UPDATE 2020-08-24: T259855: DiscussionTools touched unrelated parts of the page showed a related version of this bug: the REST API itself doesn't clearly distinguish between "new page creation" (where revid is omitted because there is none yet) and "edit of existing page" (where revid should not be omitted, on pain of corruption).

Core has recently introduced RevisionRecord to address this to some degree: even unsaved pages have a RevisionRecord, although they may not yet have a revisionid.

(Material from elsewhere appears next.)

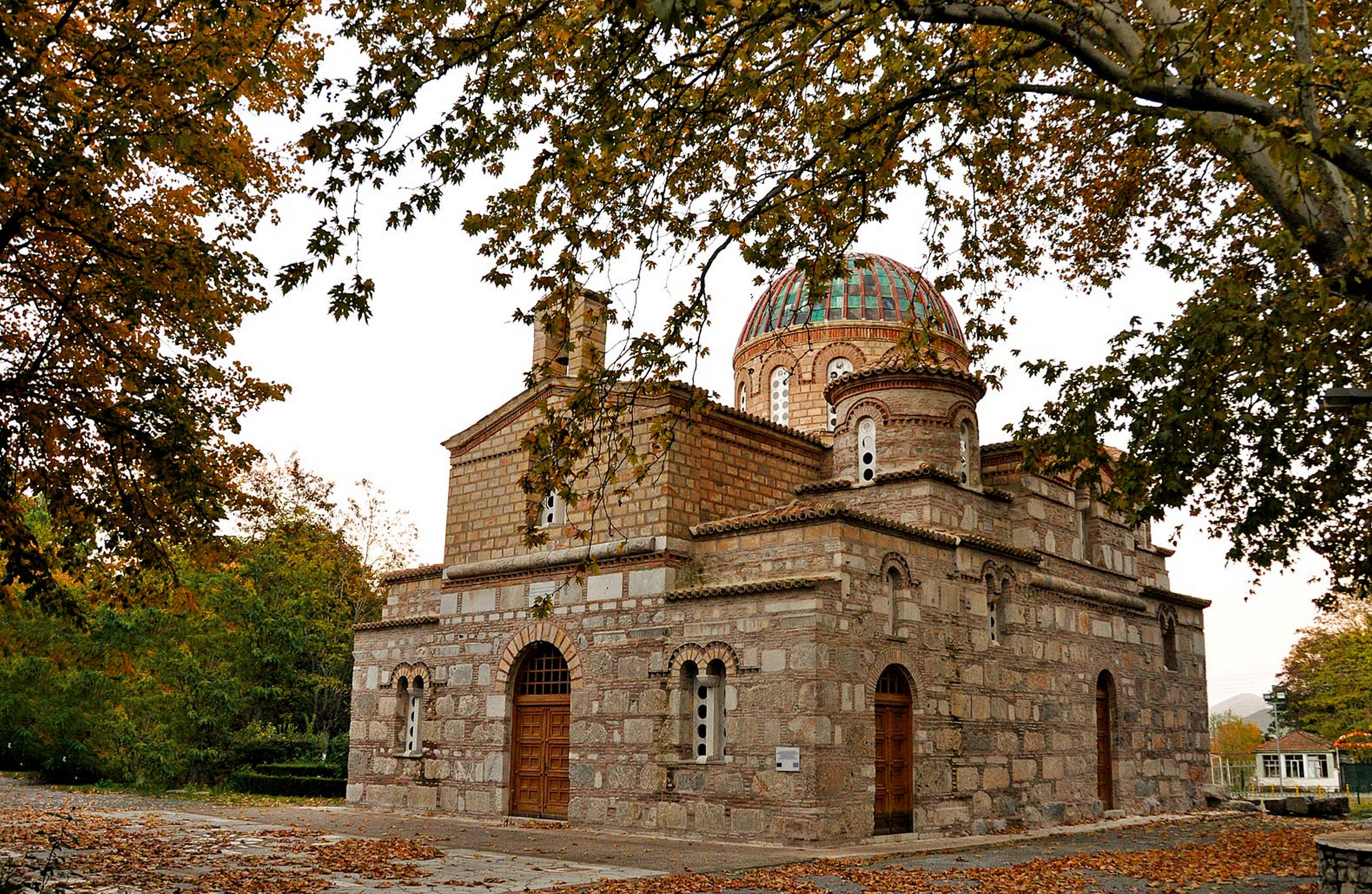 Ναός Επισκοπής Τεγέας
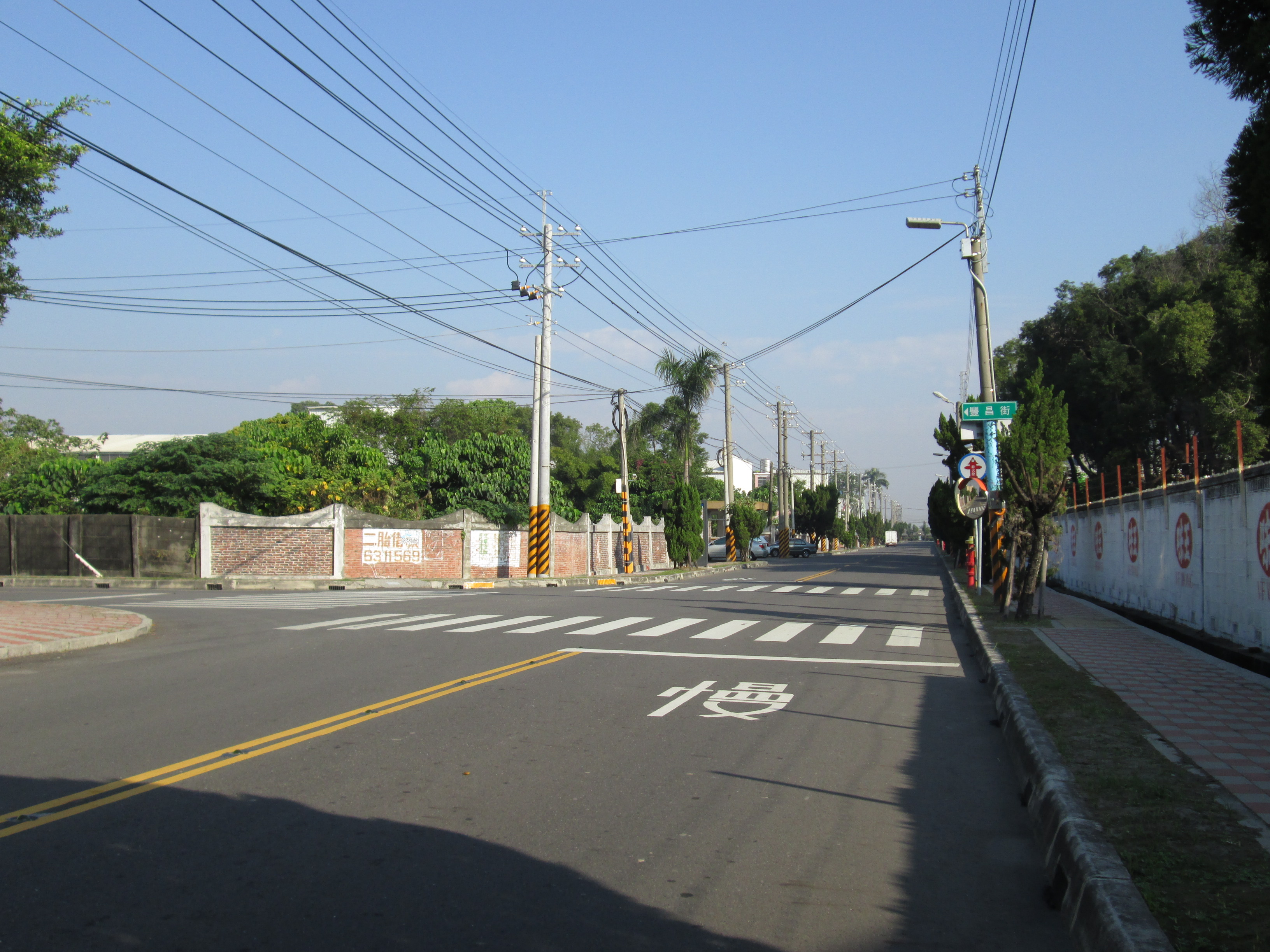 雲林縣大埤鄉 豐田工業區

So in addition to clearly distinguishing between new-page-creation and editing-existing-page in the Frame API, we should also address this at the REST API and ParserCache/RestBase level in order to catch potential corruption bugs and avoid issues where "missing revision id" or "failed fetch of revision id" becomes a page-corruption bug by falling back into the "new page creation" codepaths.

Event Timeline

cscott created this task.Oct 3 2019, 4:46 PM
Restricted Application added a subscriber: Aklapper. · View Herald TranscriptOct 3 2019, 4:46 PM

Change 539428 had a related patch set uploaded (by Arlolra; owner: Arlolra):
[mediawiki/services/parsoid@master] Ensure we have page content for the Api configs

https://gerrit.wikimedia.org/r/539428

Change 539428 merged by jenkins-bot:
[mediawiki/services/parsoid@master] Ensure we have page content for the Api configs

https://gerrit.wikimedia.org/r/539428

Change 547013 had a related patch set uploaded (by C. Scott Ananian; owner: C. Scott Ananian):
[mediawiki/services/parsoid@master] Return a clean 404 error if a non-existant title is requested via REST

https://gerrit.wikimedia.org/r/547013

Change 547013 merged by jenkins-bot:
[mediawiki/services/parsoid@master] Return a clean 404 error if a non-existant title is requested via REST

https://gerrit.wikimedia.org/r/547013

Change 550863 had a related patch set uploaded (by C. Scott Ananian; owner: Subramanya Sastry):
[mediawiki/services/parsoid@master] Add handling for new / missing pages in html2wt direction

https://gerrit.wikimedia.org/r/550863

Change 550863 merged by jenkins-bot:
[mediawiki/services/parsoid@master] Add handling for new / missing pages in html2wt direction

https://gerrit.wikimedia.org/r/550863

I'd like to keep the clarity of SelserData, that accessing the page frame while serializing should throw, unless we're doing selser.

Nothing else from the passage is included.